Ou seja, é difícil imaginar o brasileiro como um indivíduo, pois ele é mais um coletivo, um cérebro por todos e todos por um. Precisamos nos filiar a algo pra nos sentirmos pertencentes a algo: uma escola de samba, uma torcida organizada, um templo, um clube pra frequentar nos fins de semana, os amigos do boteco, do dominó, do baralho... É proibido estar só! Contra a solidão (e, consequentemente, o pensamento) temos o celular, o facebook, o twitter; podemos postar, onde quer que estejamos, fotos em nosso perfil que mostrem a todos os nossos amigos/seguidores o quão somos felizes... Exemplo: segunda-feira, assistindo ao novo show de Zeca Baleiro, reparei que uma moça sentada atrás de mim praticamente não prestava atenção, ocupada que estava em subir fotos do artista pra sua página do face. Os músicos quebrando tudo e ela nem se abalava, concentrada em sua necessidade de demonstrar a seus amigos que ela estava... ali!
O que me motivou a escrever estas surradas linhas foi a foto acima, que ilustrava uma reportagem da Folha de São Paulo acerca da visita de Lula a um hospitalizado Sarney. Vendo-a, voltei no tempo e fiz um balanço de minhas posições políticas. Desde que me entendo por gente sou petista. Tive mesmo um tio que foi candidato a vereador pelo PT. Com o tempo, fui perdendo aquela vitalidade socialista, sobretudo depois de viagem de duas semanas que fiz a Cuba. Sim, votei em Lula e tenho o maior respeito por sua história, mas talvez sua maior qualidade tenha sido seu maior defeito: carismático como sempre foi, foi conversando com fulano, dobrando beltrano, oferecendo cargos pra sicrano, ou seja, pra se manter no poder teve que fazer muitos conchavos, chegando mesmo a se misturar com políticos representantes de um passado manchado de sangue.

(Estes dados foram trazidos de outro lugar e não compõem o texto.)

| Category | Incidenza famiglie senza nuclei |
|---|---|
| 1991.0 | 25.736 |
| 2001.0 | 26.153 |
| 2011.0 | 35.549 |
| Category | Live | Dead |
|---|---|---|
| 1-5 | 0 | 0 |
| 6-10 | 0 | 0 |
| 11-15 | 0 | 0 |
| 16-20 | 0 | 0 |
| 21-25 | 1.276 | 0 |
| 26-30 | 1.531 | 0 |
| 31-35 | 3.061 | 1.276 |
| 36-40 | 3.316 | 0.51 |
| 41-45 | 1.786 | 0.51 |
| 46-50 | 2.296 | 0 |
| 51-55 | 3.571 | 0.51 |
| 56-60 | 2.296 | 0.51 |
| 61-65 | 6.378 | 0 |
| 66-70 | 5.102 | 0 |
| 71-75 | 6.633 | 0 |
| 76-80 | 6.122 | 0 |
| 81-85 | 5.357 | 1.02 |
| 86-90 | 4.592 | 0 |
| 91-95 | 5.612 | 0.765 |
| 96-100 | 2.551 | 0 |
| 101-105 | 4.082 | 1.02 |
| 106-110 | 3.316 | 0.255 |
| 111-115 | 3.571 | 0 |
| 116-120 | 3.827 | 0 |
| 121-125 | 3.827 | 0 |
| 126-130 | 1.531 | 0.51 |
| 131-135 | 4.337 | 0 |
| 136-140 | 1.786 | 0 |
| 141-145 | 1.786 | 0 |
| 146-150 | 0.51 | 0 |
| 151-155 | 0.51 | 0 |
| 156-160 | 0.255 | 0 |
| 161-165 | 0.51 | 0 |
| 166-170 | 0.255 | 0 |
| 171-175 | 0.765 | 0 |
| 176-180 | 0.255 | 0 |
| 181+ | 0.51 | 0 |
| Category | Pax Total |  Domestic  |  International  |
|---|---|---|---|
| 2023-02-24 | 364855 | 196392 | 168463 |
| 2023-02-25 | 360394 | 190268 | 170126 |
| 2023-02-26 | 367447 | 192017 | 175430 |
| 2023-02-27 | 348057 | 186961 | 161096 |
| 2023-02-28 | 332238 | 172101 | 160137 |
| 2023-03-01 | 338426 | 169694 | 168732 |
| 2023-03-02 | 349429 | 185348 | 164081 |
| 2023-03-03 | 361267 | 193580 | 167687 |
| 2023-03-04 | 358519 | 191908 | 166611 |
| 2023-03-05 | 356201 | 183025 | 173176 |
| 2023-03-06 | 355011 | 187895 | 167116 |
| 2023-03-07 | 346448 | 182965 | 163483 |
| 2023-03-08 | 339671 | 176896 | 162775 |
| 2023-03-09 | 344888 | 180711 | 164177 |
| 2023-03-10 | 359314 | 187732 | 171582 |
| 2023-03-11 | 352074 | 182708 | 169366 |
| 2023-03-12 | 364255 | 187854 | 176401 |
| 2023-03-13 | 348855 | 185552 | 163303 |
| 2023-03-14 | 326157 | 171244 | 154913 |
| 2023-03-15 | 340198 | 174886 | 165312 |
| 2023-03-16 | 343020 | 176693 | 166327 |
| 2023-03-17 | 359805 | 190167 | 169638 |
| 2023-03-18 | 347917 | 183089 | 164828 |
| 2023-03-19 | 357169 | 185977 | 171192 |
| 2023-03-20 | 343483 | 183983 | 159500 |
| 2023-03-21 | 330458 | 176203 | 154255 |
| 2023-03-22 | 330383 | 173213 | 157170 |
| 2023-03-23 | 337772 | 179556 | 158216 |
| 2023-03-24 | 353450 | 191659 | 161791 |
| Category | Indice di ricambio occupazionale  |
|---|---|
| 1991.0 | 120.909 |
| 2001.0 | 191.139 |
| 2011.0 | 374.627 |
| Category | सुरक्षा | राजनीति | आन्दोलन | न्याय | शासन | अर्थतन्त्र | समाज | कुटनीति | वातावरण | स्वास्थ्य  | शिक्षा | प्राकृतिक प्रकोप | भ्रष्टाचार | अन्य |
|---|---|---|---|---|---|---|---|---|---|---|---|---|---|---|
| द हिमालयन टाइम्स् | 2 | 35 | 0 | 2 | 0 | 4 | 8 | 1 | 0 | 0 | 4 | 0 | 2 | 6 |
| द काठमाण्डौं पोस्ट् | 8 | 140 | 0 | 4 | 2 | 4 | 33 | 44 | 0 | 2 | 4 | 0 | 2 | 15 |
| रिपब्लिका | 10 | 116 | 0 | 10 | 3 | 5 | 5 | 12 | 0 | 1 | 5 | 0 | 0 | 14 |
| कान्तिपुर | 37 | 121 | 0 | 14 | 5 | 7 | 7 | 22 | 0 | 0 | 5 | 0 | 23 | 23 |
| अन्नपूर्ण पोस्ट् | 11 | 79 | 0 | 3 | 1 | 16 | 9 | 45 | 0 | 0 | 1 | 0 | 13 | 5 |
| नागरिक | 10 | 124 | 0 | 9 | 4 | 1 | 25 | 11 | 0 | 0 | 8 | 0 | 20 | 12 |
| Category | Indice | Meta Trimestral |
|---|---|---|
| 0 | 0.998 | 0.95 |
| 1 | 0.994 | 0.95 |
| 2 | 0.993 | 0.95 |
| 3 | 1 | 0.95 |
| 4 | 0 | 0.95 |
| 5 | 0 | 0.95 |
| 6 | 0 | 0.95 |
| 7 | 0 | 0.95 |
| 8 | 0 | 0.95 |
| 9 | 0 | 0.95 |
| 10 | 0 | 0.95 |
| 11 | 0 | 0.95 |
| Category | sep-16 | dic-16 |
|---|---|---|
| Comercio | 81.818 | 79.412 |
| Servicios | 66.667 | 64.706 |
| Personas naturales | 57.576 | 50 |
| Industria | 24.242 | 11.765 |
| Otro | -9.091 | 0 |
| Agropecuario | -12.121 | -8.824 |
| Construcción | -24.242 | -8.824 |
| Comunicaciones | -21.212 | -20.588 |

Lula e Sarney, dois nordestinos, porém cada um representante de uma extremidade: aquele, um retirante vindo de família pobre; este, um "coronel", um cacique de uma oligarquia exploradora. Os dois juntos nessa foto, lançando-se olhares carinhosos, são dois homens cordiais, proibidos de se dizerem o que pensam, em nome das "relações". Lula fez muita coisa boa pelo País... Vá lá, FHC também fez, mas Lula foi mais longe, por sua história. Virou the guy, paparicado pelas pessoas mais influentes do mundo, de Obama a Bono. Mas, a que preço? Quem é amigo de todos...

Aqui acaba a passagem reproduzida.